R is a powerful, extensible environment. It has a wide range of statistics and general data analysis and visualization capabilities.

Install R & RStudio: Download both R and RStudio. Install R first and then RStudio.

2. R Studio interface

3. Basic terms

4. Basic data structure (vectors)

A vector is the most common and basic data structure in R, the workhorse of R. It is a collection of values of the same basic type. The c() function returns a vector.

# define the vector
myVector <- c(1, 50, 9, 42)

# display the vector
myVector
## [1]  1 50  9 42
govs <- c("Anbar", "Baghdad", "Basra", "Duhok", "Kirkuk", "Ninevah")
govs
## [1] "Anbar"   "Baghdad" "Basra"   "Duhok"   "Kirkuk"  "Ninevah"

back to top

5. Operators

5.1 Assignment

element <- "this is a value"
element
## [1] "this is a value"

5.2 Arithmetic

Examples of arithmetic operators:

3 - 2
## [1] 1
v <- c(2, 5, 6)
t <- c(8, 3, 4)
v + t
## [1] 10  8 10
5^2 * 2
## [1] 50

5.3 Relational

Examples of relational operators:

1 == 2
## [1] FALSE
4 > 3
## [1] TRUE
"a" != "b"
## [1] TRUE
v <- c(2, 5, 6, 9)
t <- c(8, 3, 4, 9)
v > t
## [1] FALSE  TRUE  TRUE FALSE

5.4 Logical

1 & 3 < 4
## [1] TRUE
1 & 3 > 4
## [1] FALSE
1 | 3 < 2
## [1] TRUE

5.5 Other operators

v <- 2:8
v
## [1] 2 3 4 5 6 7 8
v <- 5
t <- c(1:7)

v %in% t
## [1] TRUE
9 %in% t
## [1] FALSE

back to top

6. Data types

6.1 Character

The character class is your typical string, a set of one or more letters.

myString <- "Hello R!"
myString
## [1] "Hello R!"

You can check the class associated with the object we defined above, by wrapping it in the class() function.

class(myString)
## [1] "character"

6.2 Numeric

Indicates numeric values like 10, 15.6, -48792.54989827 and so on.

myNum <- 10.4343
myNum
## [1] 10.4343
class(myNum)
## [1] "numeric"

6.3 Integer

Integers are whole numbers, though they get autocoerced (changed) into numerics when saved into variables.

myInt <- 209173987
class(myInt)
## [1] "numeric"
myInt <- as.integer(myInt)
class(myInt)
## [1] "integer"
myInt <- 209173987L
class(myInt)
## [1] "integer"

6.4 Logical

Logical types (booleans) are the same as in most other languages and can be two things – either true, or false.
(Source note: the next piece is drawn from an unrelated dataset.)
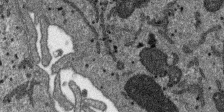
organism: Human
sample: Lung epithelial cells infected with SARS-CoV-2

True can be represented with TRUE or T while false is FALSE or F.

Logical_1 <- TRUE 
class(Logical_1)
## [1] "logical"
Logical_2 <- 2 < 1 
class(Logical_2)
## [1] "logical"

6.5 Factors

A factor is a type of vector that is used to store categorical data. Each unique category is referred to as a factor level (category = level).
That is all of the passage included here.